B. Not a neoliberal economic constitution, let alone a Polanyian counter-move: the EMU of the Maastricht treaty and Europe’s new modes of economic governance
The Maastricht Treaty with its establishment of the EMU was a turning point of the integration project, welcomed by the Commission’s President, Europe’s political leaders and the majority in European legal scholarship as the consummation of the integration project, but characterised as a frivolous experiment by its opponents.Footnote 59 The controversies are common knowledge and are not to be reconstructed here.Footnote 60 However, in view of contrasting the Polanyian legacy with the prevailing understanding throughout this essay, this aspect should again be underlined here. A particularly stringent understanding of the EMU as a market governance regime has been defended by Armin Steinbach: ‘[T]he principal rules – the no-bailout principle and the ban on monetary state financing – aim to maintain budgetary pressure on states and subject them to market discipline’.Footnote 61 This is pure market governance in a nutshell. Many of the warnings made ‘on the road to Maastricht’ have raised Polanyian concerns. A noteworthy example is the historian Tony Judt: ‘Melding the economies of countries as different as Austria and Britain, France and Portugal, Sweden and Greece (not to mention Poland or Hungary) is both impossible and unwise: contrasting social and economic practices are born of longstanding political and cultural differences that cannot be obliterated with the wave of a magic monetary wand’.Footnote 62 He was not alone.Footnote 63 History cannot be undone. It is nevertheless useful to search for explanations of failures. Lisa Herzog is worth citing again. If there is a kernel of validity in her critique on the limited epistemic potential of market processes, it is fully unsurprising that the market governance theorems of the EMU did not work and had to be set aside.Footnote 64 What Mario Draghi proclaimed in his legendary London Speech of 26 July 2012 is to be put more drastically: The markets can err in their assessment of the performance of the economies of the southern Eurozone. ‘We the bank’ have then to step in and correct the markets.Footnote 65
What does all of this tell us about the significance of Polanyi’s economic sociology for the understanding of the integration process and its law? Our observations on the responses of Europe to the financial and sovereign debt crises are anything but encouraging. Instead of promoting an economic constitutionalism committed to ordo- or neoliberal prescripts and the rule of law, the new modes of economic governance have replaced the logic of market governance by an illiberal authoritarian managerialism.Footnote 66 It may be conceivable that these discretionary practices will be disciplined within a more comprehensive regulatory framework.

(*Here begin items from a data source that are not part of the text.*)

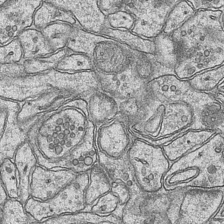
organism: Mouse
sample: CA1 Hippocampus
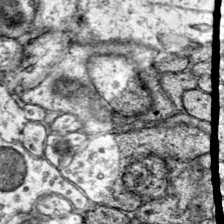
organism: Mouse
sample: Primary visual cortex
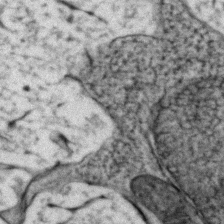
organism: Zebrafish
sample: Zebrafish embryo
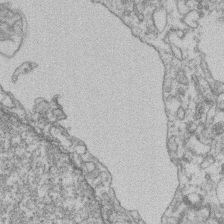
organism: Mouse
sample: T cell stromal cell synapse
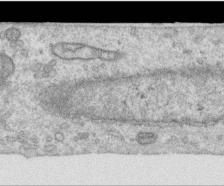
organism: Human
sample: Centriole in RPE cells
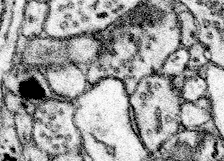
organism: Mouse
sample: Somatosensory cortex neuropil
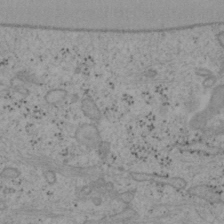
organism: Human
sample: HeLa cells
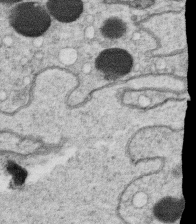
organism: C. elegans
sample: C. elegans oocyte; sperm cells
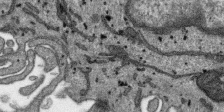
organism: Human
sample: Lung epithelial cells, uninfected (mock) control
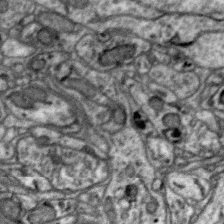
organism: Zebra finch
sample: Brain
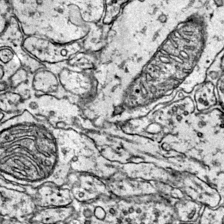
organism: Mouse
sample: Primary visual cortex

Pedro Teixeira, in his recent monograph on ‘The Legal History of the Banking Union’,Footnote 67 has outlined and defended a further curtailing of all national policies that might threaten the insulation of the ECB’s efforts to ensure financial stability. He has added, however, that such an accomplishment will have as its downside ‘the ongoing exemption of public rule from democratic legitimacy’.Footnote 68 Teixeira’s vision is clearly technocratic. As such, his analysis rephrases the often-noticed technocratic DNA of the European project.Footnote 69 Does the apparent realism in such accounts mean that Polanyi’s expectation of countermoves reacting to an ongoing social dis-embedding of the economy is nothing better than a ‘stark Utopia’?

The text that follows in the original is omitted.